Of course, it is not exact as, for example, ORC files can be read partially. I also assume that objects do not change, and it is often true for data warehouse workloads when typically new data are only added, and the existing data are not changed.

So we see that out of 1.8 PB data only 424.2 TB represent the unique content, this means that the same data were read multiple times from S3. It is a good question whether we can effectively cache it somehow.

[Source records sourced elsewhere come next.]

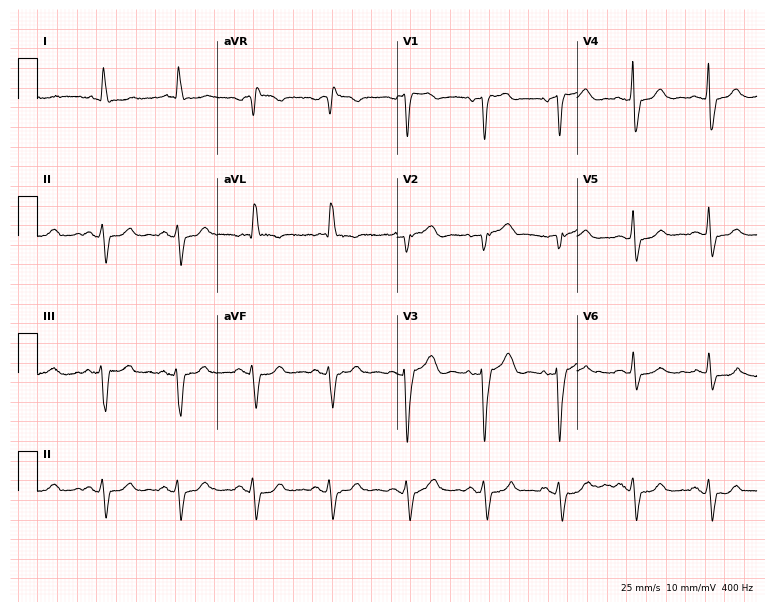
ECG (7.3-second recording at 400 Hz) — a female patient, 81 years old. Screened for six findings — first-degree AV block, right bundle branch block (RBBB), left bundle branch block (LBBB), sinus bradycardia, atrial fibrillation (AF), sinus tachycardia — none is recorded.
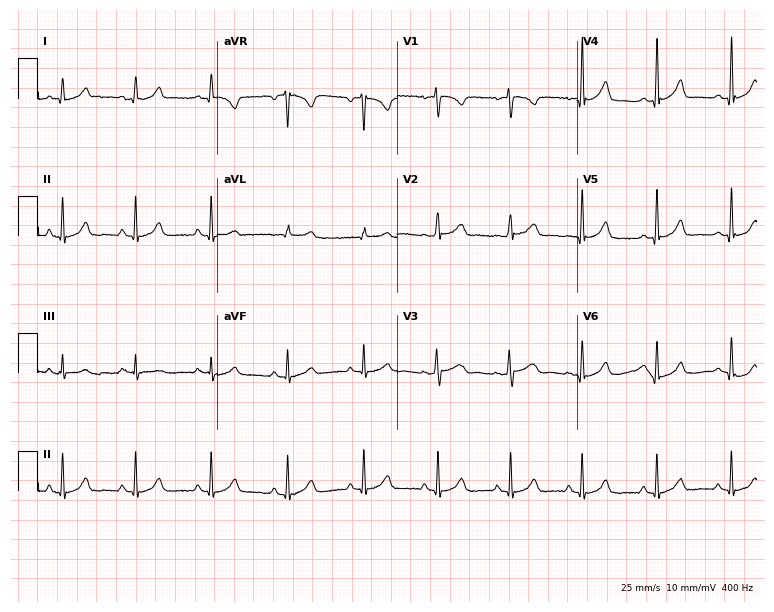
Standard 12-lead ECG recorded from a 29-year-old woman. Read as a normal ECG.
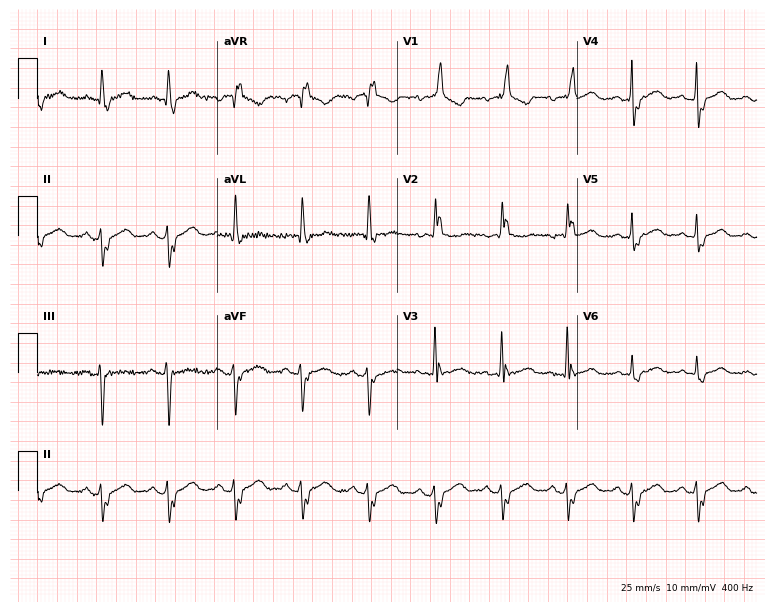
12-lead ECG from a 71-year-old female. Shows right bundle branch block.

Now let’s see if unique objects change over time:

select count(*) keys, 
  sum(total_size)/(cast(1024 as bigint)*1024*1024*1024) dist_key_terabytes
from (
  select  key, max(total_size) total_size
  from s3_access_logs 
  where event_dt between '2018-10-01' and '2018-10-03' and operation='REST.GET.OBJECT'
  group by key) t;

The output:

dist_keys	dist_keys_terabytes
15,813,552	966.5

You can see that for 3 days of data objects that are read from S3 are quite unique, it is not the same data read every day.

Object Size

It is also helpful to review read operations based on the object size bins:

select event_dt, size_type, count(*) keys, 
  count(distinct key) dist_keys, 
  sum(total_time_ms/1000) time_spent,
  sum(bytes_sent)/(cast(1024 as bigint)*1024*1024*1024) terabytes_read
from (
  select 
    event_dt, key,
    case 
      when total_size <= 1024*1024 then '<= 1 MB'
      when total_size <= 30*1024*1024 then '<= 30 MB'
      when total_size <= 100*1024*1024 then '<= 100 MB'
      else '> 100 MB'
    end size_type,
    bytes_sent,
    total_time_ms
  from s3_access_logs 
  where event_dt = '2018-10-01' and operation='REST.GET.OBJECT') t
group by event_dt, size_type;

Sample output:

event_dt	size_type	keys	dist_keys	time_spent	terabytes_read
2018-10-01	<= 1 MB	10,294,338	4,076,071	553,798	2.6
2018-10-01	<= 30 MB	8,080,147	2,546,482	10,765,912	49.0
2018-10-01	<= 100 MB	1,287,447	443,582	19,909,038	72.1
2018-10-01	> 100 MB	8,218,425	992,914	474,555,730	1,714.9

Here we can see that most read operations are performed for large files and this is typical for data warehouse workloads.